Does anybody know how to get the innerHTML or text of an element? Or even better; how to click an element with a specific innerHTML? This is how it would work with normal JavaScript:
var found = false
$(selector).each(function() {
if (found) return;
else if ($(this).text().replace(/[^0-9]/g, '') === '5' {
$(this).trigger('click');
found = true
}
});
Thanks in advance for any help!
This is how i get innerHTML:
page.$eval(selector, (element) => {
return element.innerHTML
})
Returning innerHTML of an Element
You can use the following methods to return the innerHTML of an element:
page.$eval()
const inner_html = await page.$eval('#example', element => element.innerHTML);
page.evaluate()
const inner_html = await page.evaluate(() => document.querySelector('#example').innerHTML);
page.$() / elementHandle.getProperty() / jsHandle.jsonValue()
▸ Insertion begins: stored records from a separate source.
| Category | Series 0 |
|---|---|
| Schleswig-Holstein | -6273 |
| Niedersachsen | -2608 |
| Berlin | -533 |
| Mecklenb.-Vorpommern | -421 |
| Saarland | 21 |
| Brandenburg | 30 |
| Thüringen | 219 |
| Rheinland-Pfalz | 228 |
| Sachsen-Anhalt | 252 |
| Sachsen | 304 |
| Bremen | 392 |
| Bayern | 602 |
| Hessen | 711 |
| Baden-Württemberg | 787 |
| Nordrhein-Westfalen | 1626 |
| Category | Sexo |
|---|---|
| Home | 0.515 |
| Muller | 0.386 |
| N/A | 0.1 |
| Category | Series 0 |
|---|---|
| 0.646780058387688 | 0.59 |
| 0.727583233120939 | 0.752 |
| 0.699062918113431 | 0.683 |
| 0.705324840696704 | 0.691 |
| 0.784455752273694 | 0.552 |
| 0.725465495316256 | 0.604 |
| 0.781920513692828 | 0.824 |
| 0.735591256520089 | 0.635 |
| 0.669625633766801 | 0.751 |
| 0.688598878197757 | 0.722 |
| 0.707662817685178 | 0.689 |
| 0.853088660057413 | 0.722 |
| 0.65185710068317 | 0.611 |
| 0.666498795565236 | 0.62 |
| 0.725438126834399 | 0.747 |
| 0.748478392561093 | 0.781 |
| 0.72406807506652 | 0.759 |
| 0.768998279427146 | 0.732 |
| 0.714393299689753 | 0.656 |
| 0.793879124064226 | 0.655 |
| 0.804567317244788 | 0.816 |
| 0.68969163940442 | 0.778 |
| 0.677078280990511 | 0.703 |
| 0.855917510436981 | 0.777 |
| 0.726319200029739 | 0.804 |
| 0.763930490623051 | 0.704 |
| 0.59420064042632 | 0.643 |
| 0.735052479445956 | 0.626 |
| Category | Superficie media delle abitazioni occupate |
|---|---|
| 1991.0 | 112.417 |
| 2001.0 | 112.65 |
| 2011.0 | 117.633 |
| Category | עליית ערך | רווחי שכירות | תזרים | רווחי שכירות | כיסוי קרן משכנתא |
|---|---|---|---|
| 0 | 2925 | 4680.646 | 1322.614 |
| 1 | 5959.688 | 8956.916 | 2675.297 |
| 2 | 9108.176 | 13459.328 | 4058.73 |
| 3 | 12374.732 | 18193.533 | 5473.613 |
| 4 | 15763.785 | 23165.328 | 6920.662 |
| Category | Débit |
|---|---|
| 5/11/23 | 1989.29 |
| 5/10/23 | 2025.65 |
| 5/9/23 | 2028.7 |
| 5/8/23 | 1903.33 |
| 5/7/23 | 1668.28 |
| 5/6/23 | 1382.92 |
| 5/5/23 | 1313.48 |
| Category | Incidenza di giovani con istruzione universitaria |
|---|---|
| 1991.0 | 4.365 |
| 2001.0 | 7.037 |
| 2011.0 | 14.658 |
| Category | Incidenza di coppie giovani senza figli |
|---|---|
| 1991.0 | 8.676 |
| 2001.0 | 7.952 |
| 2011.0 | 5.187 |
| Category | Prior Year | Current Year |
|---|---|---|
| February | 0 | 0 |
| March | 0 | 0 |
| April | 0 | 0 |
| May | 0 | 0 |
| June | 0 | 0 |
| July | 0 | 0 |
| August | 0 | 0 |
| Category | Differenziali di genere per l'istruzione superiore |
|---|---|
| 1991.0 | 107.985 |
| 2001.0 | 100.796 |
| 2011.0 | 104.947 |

const element = await page.$('#example');
const element_property = await element.getProperty('innerHTML');
const inner_html = await element_property.jsonValue();
Clicking an Element with Specific innerHTML
You can use the following methods to click on an element based on the innerHTML that is contained within the element:
page.$$eval()
await page.$$eval('.example', elements => {
const element = elements.find(element => element.innerHTML === '<h1>Hello, world!</h1>');
element.click();
});
page.evaluate()
await page.evaluate(() => {
const elements = [...document.querySelectorAll('.example')];
const element = elements.find(element => element.innerHTML === '<h1>Hello, world!</h1>');
element.click();
});
page.evaluateHandle() / elementHandle.click()
const element = await page.evaluateHandle(() => {
const elements = [...document.querySelectorAll('.example')];
const element = elements.find(element => element.innerHTML === '<h1>Hello, world!</h1>');
return element;
});
await element.click();
This should work with puppeteer:)
const page = await browser.newPage();
const title = await page.evaluate(el => el.innerHTML, await page.$('h1'));
You can leverage the page.$$(selector) to get all your target elments and then use page.evaluate() to get the content(innerHTML), then apply your criteria. It should look something like:
const targetEls = await page.$$('yourFancySelector');
for(let target of targetEls){
const iHtml = await page.evaluate(el => el.innerHTML, target);
if (iHtml.replace(/[^0-9]/g, '') === '5') {
await target.click();
break;
}
}
I can never get the .innerHtml to work reliable. I always do the following:
let els = page.$$('selector');
for (let el of els) {
let content = await (await el.getProperty('textContent')).jsonValue();
}
Then you have your text in the 'content' variable.
With regard to this part of your question...
"Or even better; how to click an element with a specific innerHTML."
There are some particulars around innerHTML, innerText, and textContent that might give you grief. Which you can work-around using a sufficiently loose XPath query with Puppeteer v1.1.1.
Something like this:
const el = await page.$x('//*[text()[contains(., "search-text-here")]]');
await el[0].click({
button: 'left',
clickCount: 1,
delay: 50
});
Just keep in mind that you will get an array of ElementHandles back from that query. So... the particular item you are looking for might not be at [0] if your text isn't unique.
Options passed to .click() aren't necessary if all you need is a single left-click.
You can simply write as below. (no need await sentence in the last part)
const center = await page.$eval('h2.font-34.uppercase > strong', e => e.innerHTML);
<div id="innerHTML">Hello</div>
var myInnerHtml = document.getElementById("innerHTML").innerHTML;
console.log(myInnerHtml);